Activity -
Starting at the line with "sample: C. elegans embryo early stage", retype every remaining line of the records exactly. Do not include pictures.

===== Data for processing

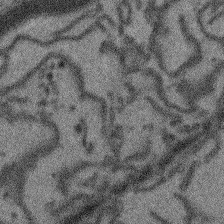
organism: Arabidopsis thaliana
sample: Root tip
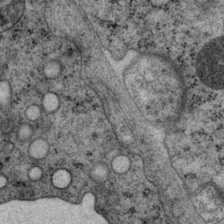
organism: P. pacificus
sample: Pharynx
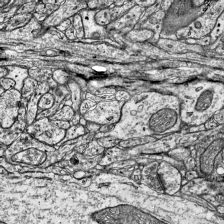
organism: Mouse
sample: Visual Cortex
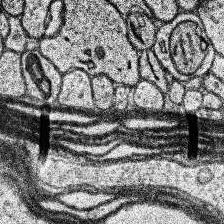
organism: Human
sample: Temporal Lobe
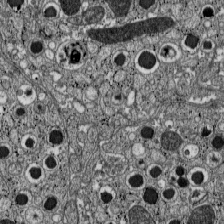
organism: C57BL Mouse
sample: Pancreatic islet
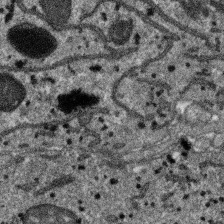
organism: Human
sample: Lung epithelial cells infected with SARS-CoV-2
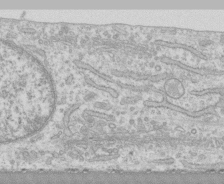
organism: Human
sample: CRL-1474
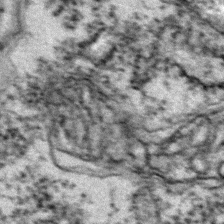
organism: Zebrafish
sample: Zebrafish embryo
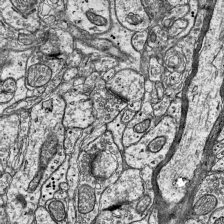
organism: Mouse
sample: Visual Cortex
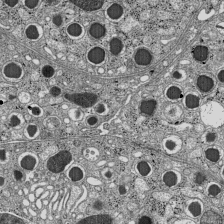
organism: C57BL Mouse
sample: Pancreatic islet
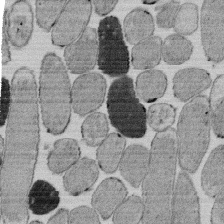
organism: E. coli
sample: Bacterial nucleoid
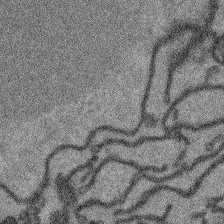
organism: Arabidopsis thaliana
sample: Root tip
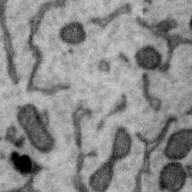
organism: Zebra finch
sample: Brain
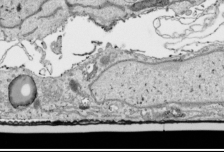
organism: Human
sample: Mitochondria in HCT116 cells
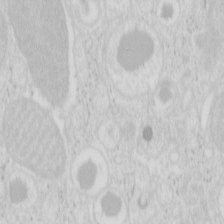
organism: Mouse
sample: Pancreas
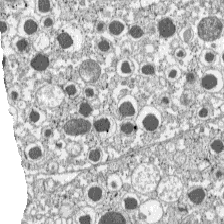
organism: C57BL Mouse
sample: Pancreatic islet
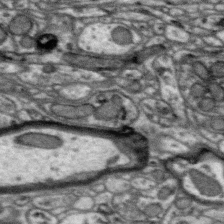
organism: Zebra finch
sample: Brain
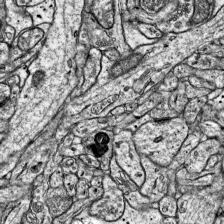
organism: Mouse
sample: Visual Cortex
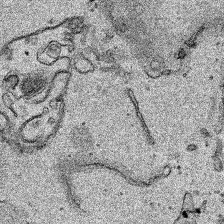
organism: Human
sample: Mitochondria in HCT116 cells
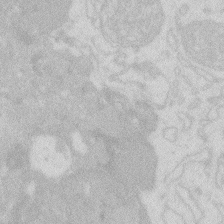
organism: Zebrafish
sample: Macrophage
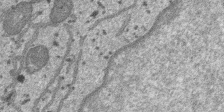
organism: Human
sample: Lung epithelial cells infected with SARS-CoV-2
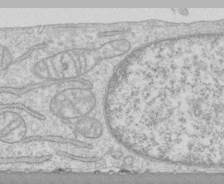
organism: Human
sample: CRL-1474
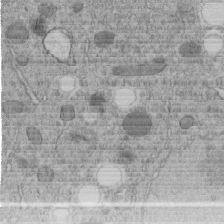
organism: C. elegans
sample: C. elegans embryo early stage
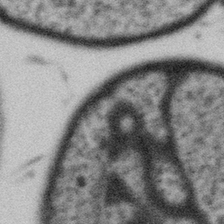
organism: Gemmata obscuriglobus
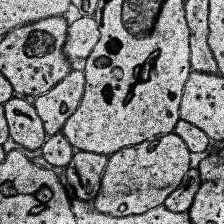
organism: Human
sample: Temporal Lobe
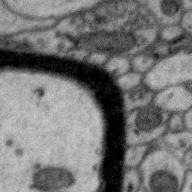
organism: Zebra finch
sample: Brain
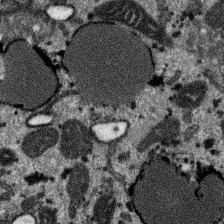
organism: Human
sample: Lung epithelial cells infected with SARS-CoV-2
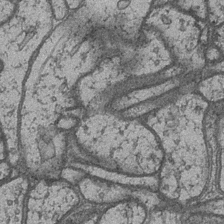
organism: Drosophila
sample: Optic medulla
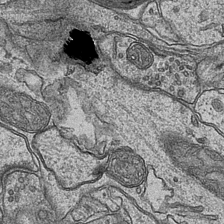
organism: Mouse
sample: CA1 Hippocampus
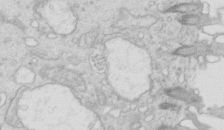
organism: Mouse
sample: Multiciliated cells
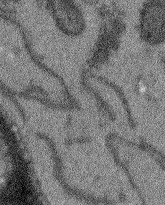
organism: Arabidopsis thaliana
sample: Root tip
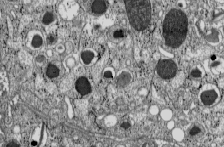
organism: C57BL Mouse
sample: Pancreatic islet
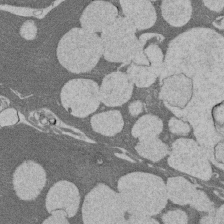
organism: Rat
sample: Salivary granule
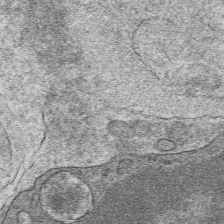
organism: Mouse
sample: Mouse hepatocytes
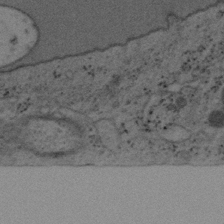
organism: Human
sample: HeLa cells
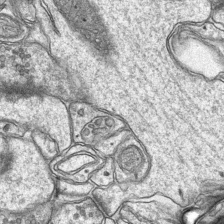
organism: Mouse
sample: CA1 Hippocampus
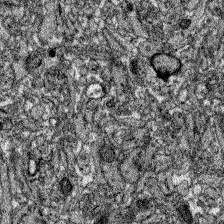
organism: Zebrafish
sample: Larval olfactory bulb
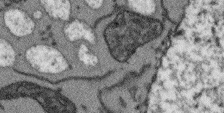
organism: Arabidopsis thaliana
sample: Root tip
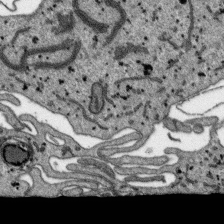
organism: Human
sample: Lung epithelial cells, uninfected (mock) control
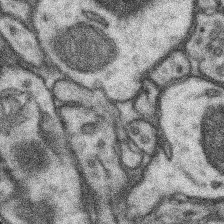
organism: Mouse
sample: Somatosensory cortex neuropil
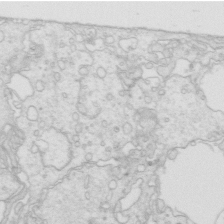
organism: Mouse
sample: Multiciliated cells
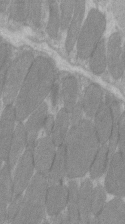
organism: C57BL Mouse
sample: Tibialis anterior muscle cell

==========

Response area -
sample: C. elegans embryo early stage
organism: Gemmata obscuriglobus
organism: Human
sample: Temporal Lobe
organism: Zebra finch
sample: Brain
organism: Human
sample: Lung epithelial cells infected with SARS-CoV-2
organism: Drosophila
sample: Optic medulla
organism: Mouse
sample: CA1 Hippocampus
organism: Mouse
sample: Multiciliated cells
organism: Arabidopsis thaliana
sample: Root tip
organism: C57BL Mouse
sample: Pancreatic islet
organism: Rat
sample: Salivary granule
organism: Mouse
sample: Mouse hepatocytes
organism: Human
sample: HeLa cells
organism: Mouse
sample: CA1 Hippocampus
organism: Zebrafish
sample: Larval olfactory bulb
organism: Arabidopsis thaliana
sample: Root tip
organism: Human
sample: Lung epithelial cells, uninfected (mock) control
organism: Mouse
sample: Somatosensory cortex neuropil
organism: Mouse
sample: Multiciliated cells
organism: C57BL Mouse
sample: Tibialis anterior muscle cell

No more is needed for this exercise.